Yes. And maybe I could -- I'll have James kind of go into the detail on capital allocation. But I mean, obviously, for us, investing in growth of the business is critical and kind of doubling down on our 2 growth opportunities, Dave, for us that are always front and center. First, from an innovation standpoint, Prysm iO, as we're building upon the extensive database that we've created over the last 20 years to now take that forward in a new device that is -- really literally can fit in anyone's pocket anywhere. This device, coupled with our database, extensive database and then the app, the intelligent wellness app coming along is a major -- for us, it's a major focus and source of investment as we lead out into this new world. And then, of course, leaning into developing markets. Again, we have a scalable model. We're taking a very different approach, digital first there. So we're not talking about massive fixed cost infrastructure investments, rather, we're really building it out to be scalable.
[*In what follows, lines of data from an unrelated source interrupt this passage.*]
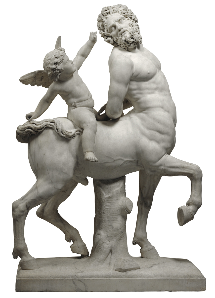 Groupe en marbre d'après l'antique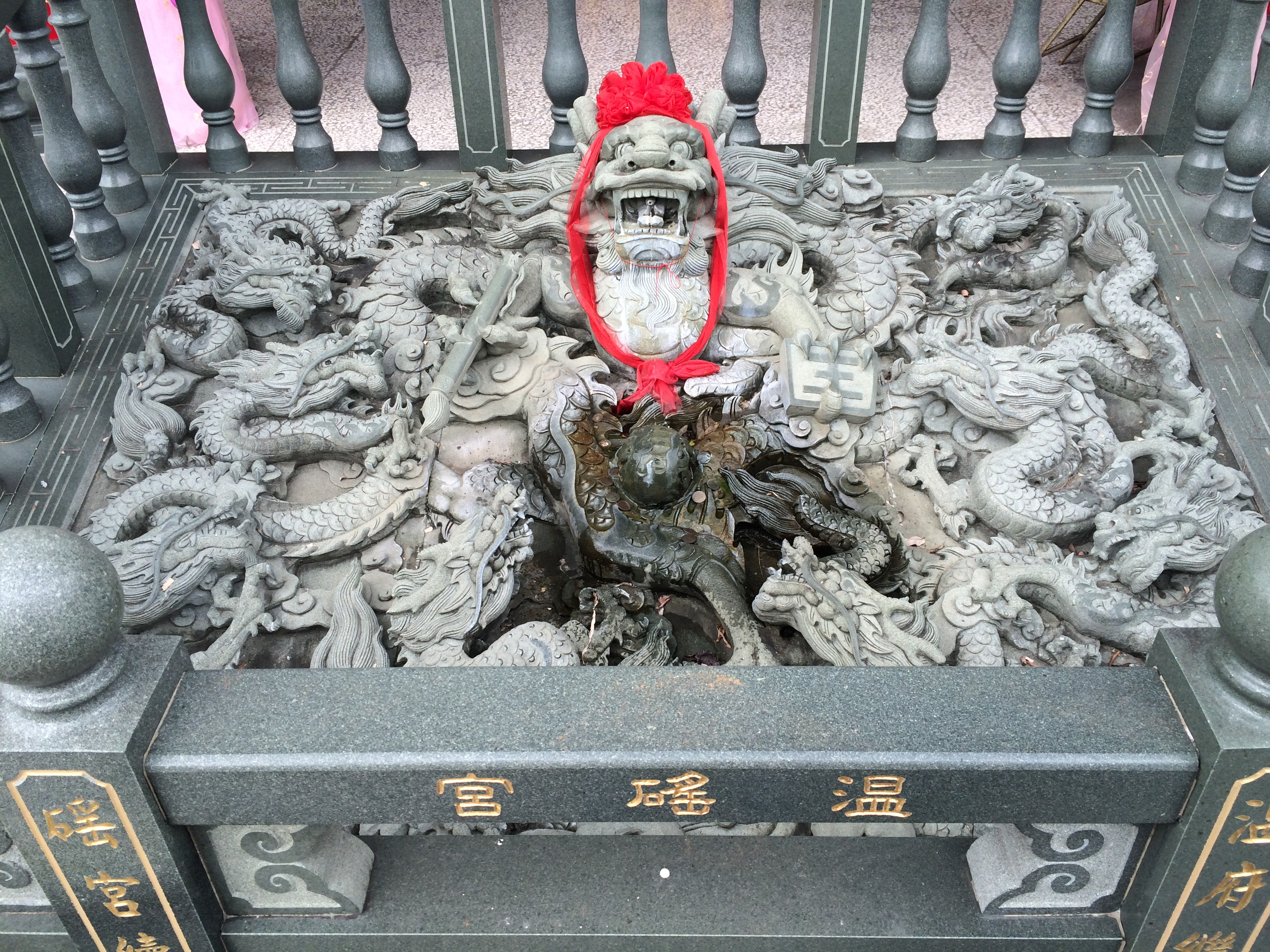 中文（台灣）: 溫磘宮 九龍御路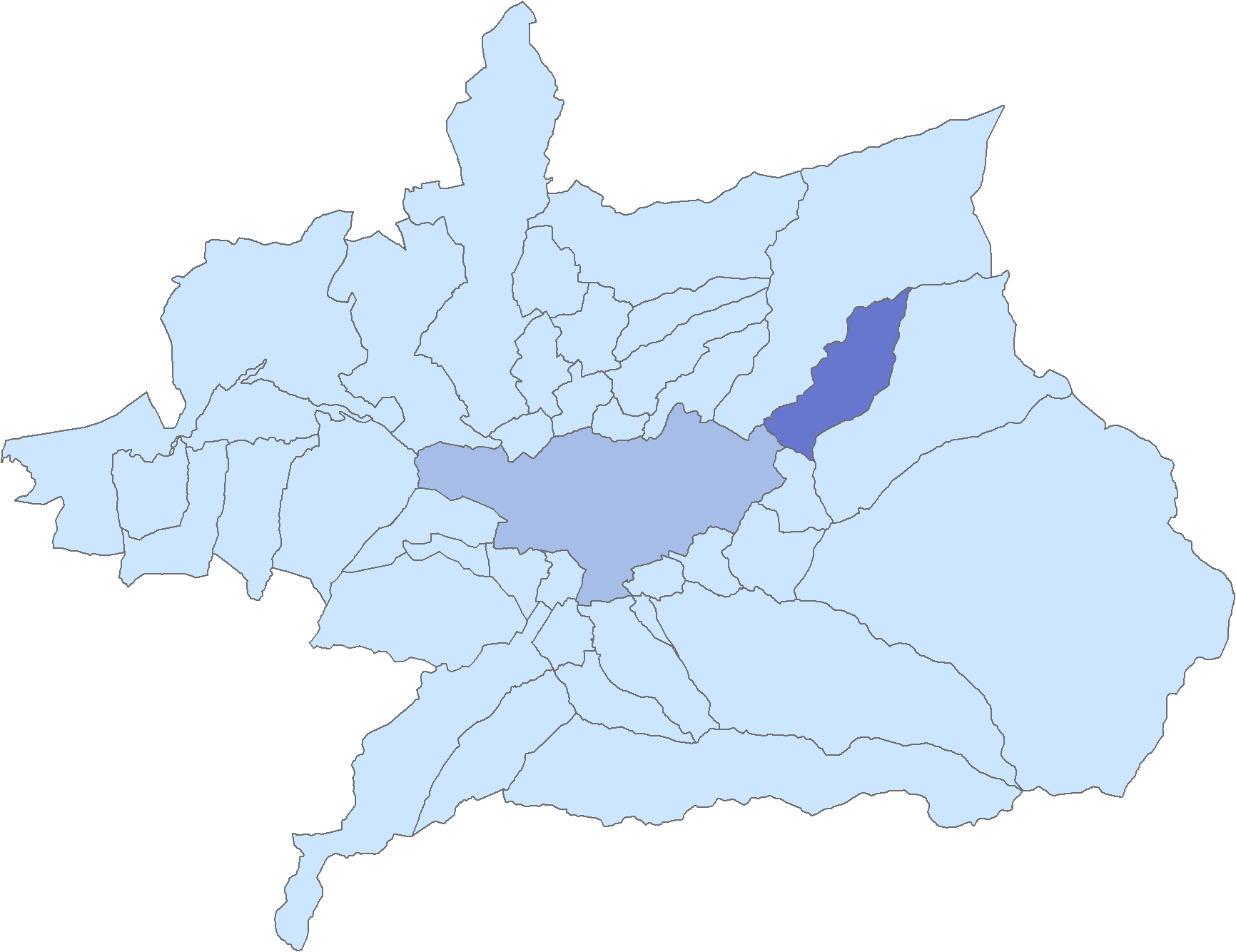 Situación del municipio de Beas de Granada respecto a la comarca de la Vega de Granada, en España.

And so as we go into India, that's a priority and making certain that we're really allocating our investment into growth first. But James, maybe you can talk more about capital allocation.

James D. Thomas

Analyst

Yes. Our capital allocation strategy has been consistent. We fund the business. We look for opportunities where we can find the growth, like Ryan mentioned, right now, Prysm iO, India and then other several initiatives inside the business, we're heavily funding. The second one is making sure that we're able to service our debt, that we can manage our obligations going forward with where we're in a really healthy position. And the third is to continue to pay a strong dividend, return value to shareholders through both our dividend and then when opportunity permits to be able to be in the market to repurchase shares. And so that's really what we have and we're looking forward. And we also look for other opportunities where we can take advantage of potential opportunity that may arise to go after growth.

Operator

Operator

I am showing no further questions at this time. I would like to turn it back to Ryan Napierski for closing remarks.

Ryan S. Napierski

Analyst

Well, we really appreciate everyone joining the call. If you have additional questions, please reach out to B.G., James, myself to answer those. We're very, very excited about the future as it's unfolding. We were pleased with our first half results and are now very focused on second half in preparations for 2026. We're going to be driving these 3 priorities across the business of accelerating innovation with Prysm iO and our intelligent wellness platform, strengthening our core business with developing and emerging markets beginning with India and then driving operational performance and efficiency, all with an end game of strengthening shareholder value as we provide greater opportunities for our empowered sales force, affiliates and powerful leaders around the world, where we provide them opportunities to grow and empowerment initiatives is where we find success in our business. So that's what we're acutely focused on. We'll look forward to updating you in coming quarters. And so please join the calls and reach out with any questions. Thank you.

Operator

Operator

Thank you for your participation in today's conference. This does conclude the program, and you may now disconnect.